This dataset contains 510,600 book reviews in Arabic language. The reviews were collected from GoodReads.com website during June/July 2016. This work is an extension of the early dataset of large-scale Arabic dataset, LABR, which has around 63K Arabic Book Reviews collected from GoodReads.com. The reviews are expressed mainly in Modern Standard Arabic but there are reviews in dialectal Arabic as well. The following table summarize some tatistics on the HARD Dataset.

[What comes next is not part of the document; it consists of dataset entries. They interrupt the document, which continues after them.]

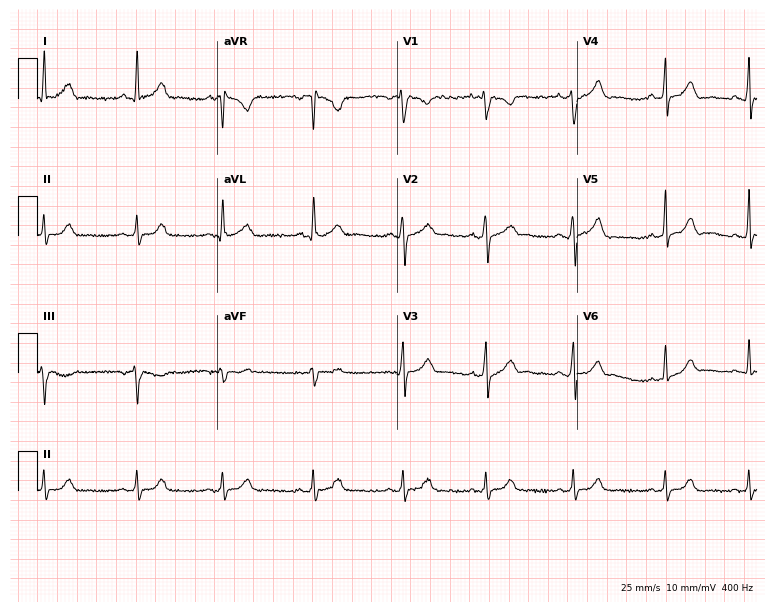
ECG (7.3-second recording at 400 Hz) — a woman, 22 years old. Screened for six findings — first-degree AV block, right bundle branch block (RBBB), left bundle branch block (LBBB), sinus bradycardia, atrial fibrillation (AF), sinus tachycardia — none is recorded.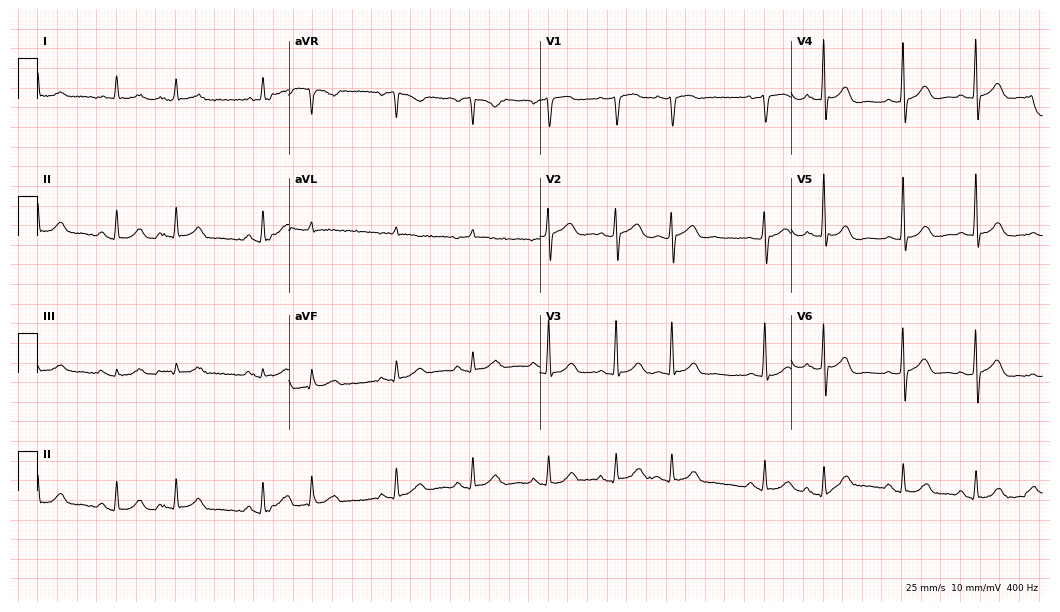
ECG (10.2-second recording at 400 Hz) — a male, 67 years old. Screened for six findings — first-degree AV block, right bundle branch block, left bundle branch block, sinus bradycardia, atrial fibrillation, sinus tachycardia — none is recorded. Other findings, if any, are not listed.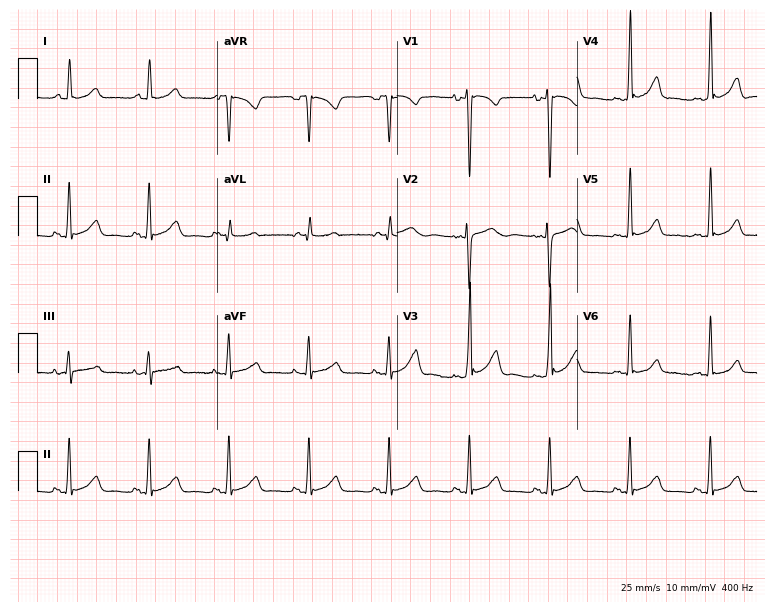
Electrocardiogram (7.3-second recording at 400 Hz), a female patient, 30 years old. Overall reading on record: normal ECG.

Property | Number | Property | Number |
---|---|---|---|
Number of reviews | 510,598 | Median reviews per book | 37 |
Number of users | 76,530 | Min reviews per book | 1 |
Avg. reviews per user | 7 | Number of books | 4993 |
Max reviews per user | 396 | Avg. reviews per book | 102 |
Median reviews per user | 2 | Number of tokens | 39,886,898 |
The following figure depicts the reviews distribution in BRAD Datasets; balanced (inner) and unbalanced (outer).
You may refer to our paper, cited below, for details on the dataset.
-
data/
-
bal-reviews.csv.rar: a zipped CSV file containing the balanced dataset of positive and negative reviews. Only positive (ratings 4 & 5) and negative (ratings 1 & 2) reviews are included. The dataset consists of a little bit more than 156K reviews. The format of each review record is:
rating<TAB>review_id<TAB>book_id<TAB>user_id<TAB>review
-
unbal-reviews.csv.rar: the whole dataset of more than 510K reviews. This is a clean dataset that includes all reviews. The format of each review record is:
rating<TAB>review_id<TAB>book_id<TAB>user_id<TAB>review
where: rating: the user rating on a scale of 1 to 5 review id: the id of the review (to access the review of a specific review) book id: the id of the hotel user id: the type of user (single, couple, ...) review: the text of the review
-
Please cite the following paper if you decise to use the dataset: Conference: Conference:
Elnagar A. and Einea O. 'BRAD 1.0: Book reviews in Arabic dataset'. 2016 IEEE/ACS 13th International Conference of
Computer Systems and Applications (AICCSA), pp. 1-8, Nov 2016. DOI: 10.1109/AICCSA.2016.7945800.